What a wuss. Susan and Michael Graham have been off the grid for 30 years, raising three kids who grew up thinking living sustainably is normal.

Granted, their home is in Huelo, a rural community on Maui’s north shore into which power lines have only recently begun to make significant inroads. For the Grahams, that was part of the attraction. In fact, Huelo was a step up.

A first-time mom-to-be, Susan Graham stands in her cottage in Wailua Valley in 1975, a fringe of red chili peppers drying above the window behind her.

“Mike and I moved to Maui in 1973, and lived in Wailua Valley, above Ke‘anae Peninsula,” says Susan. “It was beyond ‘off the grid.’ We had an outhouse, and no hot water.”

“We had to go down this muddy road to get home,” recalls Vrinda McCandless, the younger of Michael and Susan’s two daughters. “We’d always get stuck in the mud. Once we had to spend the night in the car, eating peanut butter in the back of the Land Cruiser.”

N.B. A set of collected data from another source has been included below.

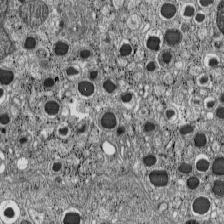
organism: C57BL Mouse
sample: Pancreatic islet
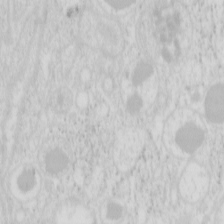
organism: Mouse
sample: Pancreas
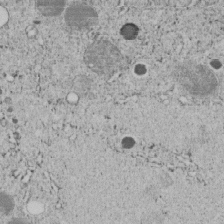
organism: C. elegans
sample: C. elegans embryo early stage
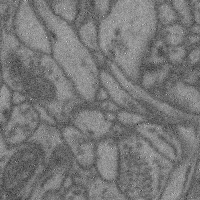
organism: Mouse
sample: Cerebral cortex
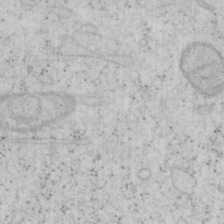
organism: Human
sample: HeLa cells
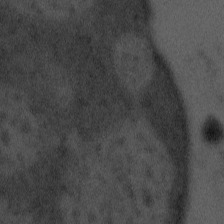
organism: Tuwongella immobilis
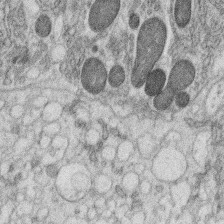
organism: C. elegans
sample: C. elegans oocyte; sperm cells
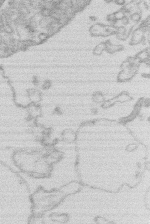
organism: Human
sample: Macrophage cells
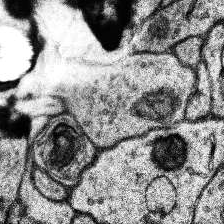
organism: Human
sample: Temporal Lobe
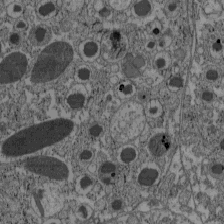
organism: C57BL Mouse
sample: Pancreatic islet
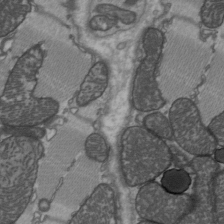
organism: C57BL Mouse
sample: Heart
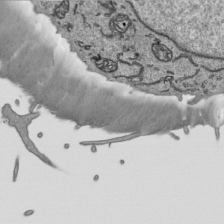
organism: Human
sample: Mitochondria in HCT116 cells
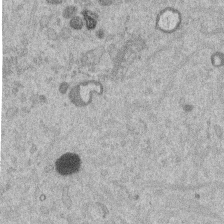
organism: Mouse
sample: Dividing mouse embryo 1 cell stage
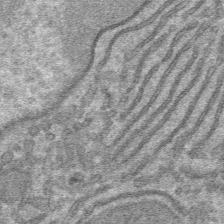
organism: Mouse
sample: Mouse hepatocytes
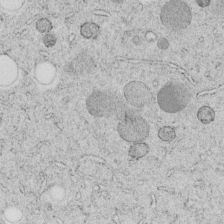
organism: C. elegans
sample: C. elegans embryo early stage
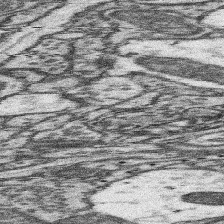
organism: Mouse
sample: Somatosensory cortex neuropil
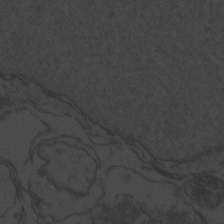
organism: Zebrafish
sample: Macrophage infected with Toxoplasma gondii
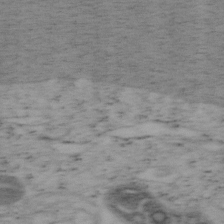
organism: Mouse
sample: OT-I killer T cells with ID8 ovarian cancer cells
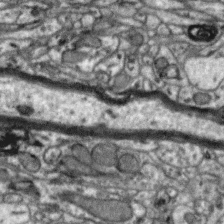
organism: Zebra finch
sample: Brain
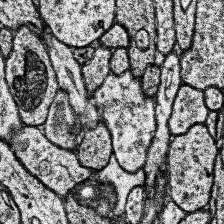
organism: Human
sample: Temporal Lobe
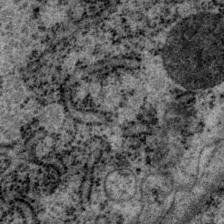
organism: P. pacificus
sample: Pharynx
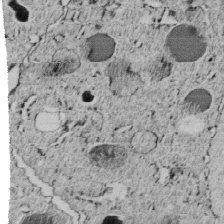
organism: C. elegans
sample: C. elegans embryo early stage
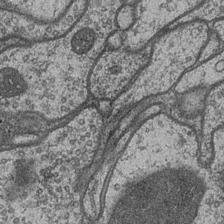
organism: Drosophila
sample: Optic medulla
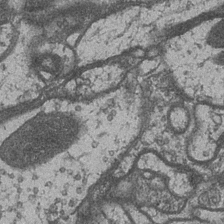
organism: Drosophila
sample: Optic medulla
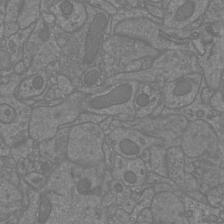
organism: Mouse
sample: Cortical neurons
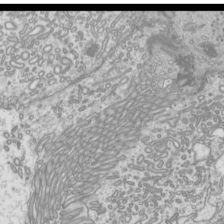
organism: Mouse
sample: Cilia; mouse epididymis
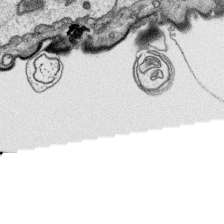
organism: Platynereis dumerilii
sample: Parapodia
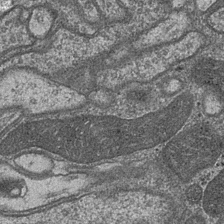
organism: Drosophila
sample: Optic medulla
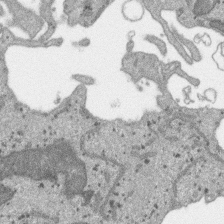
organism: Human
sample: Lung epithelial cells infected with SARS-CoV-2
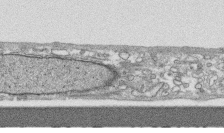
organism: Human
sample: CRL-1474
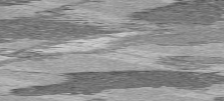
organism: C57BL Mouse
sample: Heart
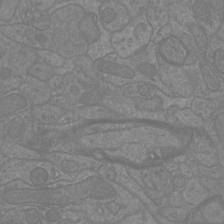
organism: Mouse
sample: Cortical neurons
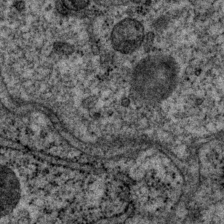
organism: P. pacificus
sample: Pharynx
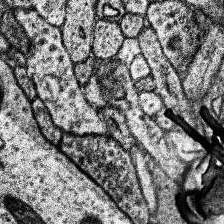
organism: Human
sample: Temporal Lobe
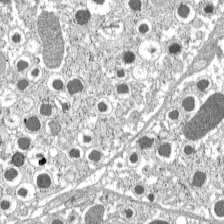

When Vrinda and her older sister, Tulasi, approached school age, the Grahams realized they needed to move closer to town. They found what they were looking for—undeveloped land with a stream, oceanside of Hana Highway—on 12 acres of fallow pineapple fields in Huelo. “We bought it in 1978, built a small house in the gulch, 12 by 16 feet, and lived there while we built the house we live in now. Halloween, 1980, we moved in here.”

living off gridAs she welcomes me into her comfortable, unpretentious home, I look for signs of the onerous sacrifices living off the grid surely demands. I can’t find any. The place has the same relaxed warmth I’ve encountered in Midwestern farmhouses—if you don’t count the exquisite Asian antiques lining the living-room walls, or the windows opening onto a tropical landscape.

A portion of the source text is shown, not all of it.